THE zoon politikon have often distinguished themselves by the virtue of their value-orientation, and that their values have been eternally in the flux of formation undergoing the dialectics of both kinds material and spiritual (to reconcile Marx and Weber in the manner of Bourdieu’s logic of practice). Never will it be possible to imagine a society without values, even the state of anomie has conflicting values as Emile Durkheim taught us. Then, it is fool-hardy to believe the modernisation theorists, or some of the bland rationalists, that the conventional value structures have to be reined in by the strictures of the legal machinations. It is imperative to bolster the practice of redefining values instead. In other words, the need is to indulge in the perpetual rethinking and redefinition of the notion of social honour. Not only to combat the persons of consequence, like a Vice-Chancellor of a university or an atrociously unrelenting Khap Punchayat, or an anti-people state, or an irrationally militant group of Naxalites, it is also the need of the hour for those who intend to protect the possibility of protesting. For, the absolute notion of honour blocks the possibility of dissent, and presents everything in black and white: either for us or against us.

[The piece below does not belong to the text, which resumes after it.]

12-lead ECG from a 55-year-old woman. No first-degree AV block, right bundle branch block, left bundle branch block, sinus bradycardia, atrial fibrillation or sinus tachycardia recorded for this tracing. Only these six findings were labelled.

This juncture in any political enterprise is lethal to the motives of politicking whereby thinking off-beat is almost sacrilegious: speaking critically of the state’s war on people is immediately dubbed as pro-Naxalite and speaking of the need of the state to curb the mindless terror is termed a stooge’s perspective. It happens when the notion of honour is absolute and without any possibility of plurality. When a Nitish Kumar invokes a syrupy idea of Bihari pride to attract the Bihari immigrants for investment in Bihar, it may not be immediately clouded by the feeling of any fear of violence. But then, it may also be very difficult for anybody to sniff for the fish in the rosy garden of ‘honour’. Not to forget, that similar notion appeared very innocuous at the nascent stage in Bomaby, which brutally transformed the place into Mumbai.

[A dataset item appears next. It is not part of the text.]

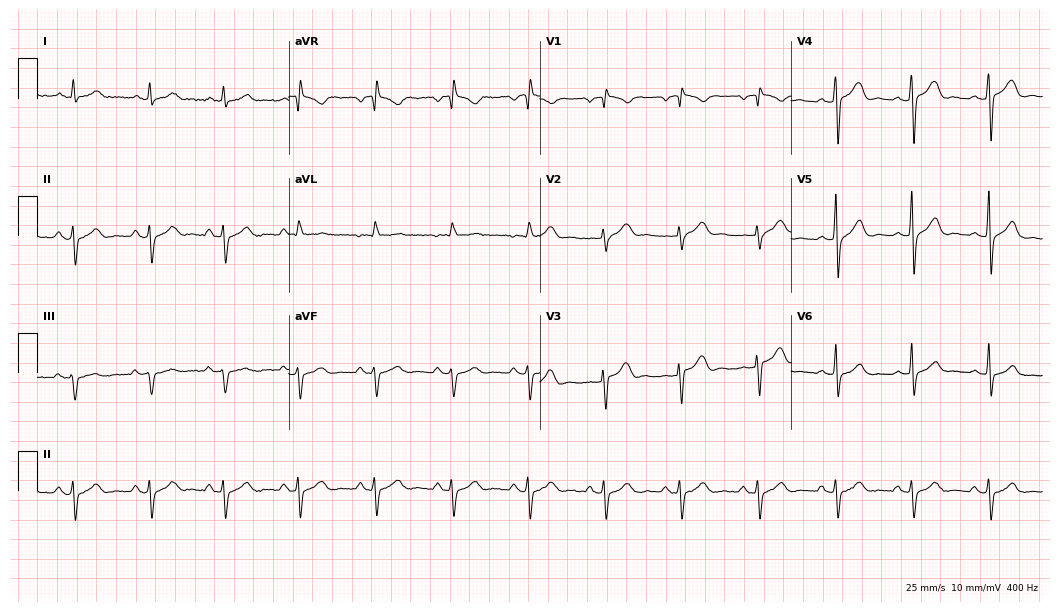
12-lead ECG from a male, 27 years old. Screened for six findings — first-degree AV block, right bundle branch block (RBBB), left bundle branch block (LBBB), sinus bradycardia, atrial fibrillation (AF), sinus tachycardia — none is recorded. Findings outside these six are not listed.

The notion of honour warrants constant watchdogs; in other words, the critical intelligentsia with an audience of the persons of consequence (the machinery of the state). Acknowledging the notion of honour, or for that matter any specific value, as an idea in flux of becoming, keys the locks of mind open. It also enables to reformulate the very notion of honour time and again, in the face of jostling tides of uncertainty and untowards.

The author is an Assistant Professor, Kamla Nehru College, University of Delhi. He is in the process of submitting a doctoral thesis on the oral tradition of India at the Centre for the Study of Social Systems, School of Social Sciences, Jawaharlal Nehru University, New Delhi.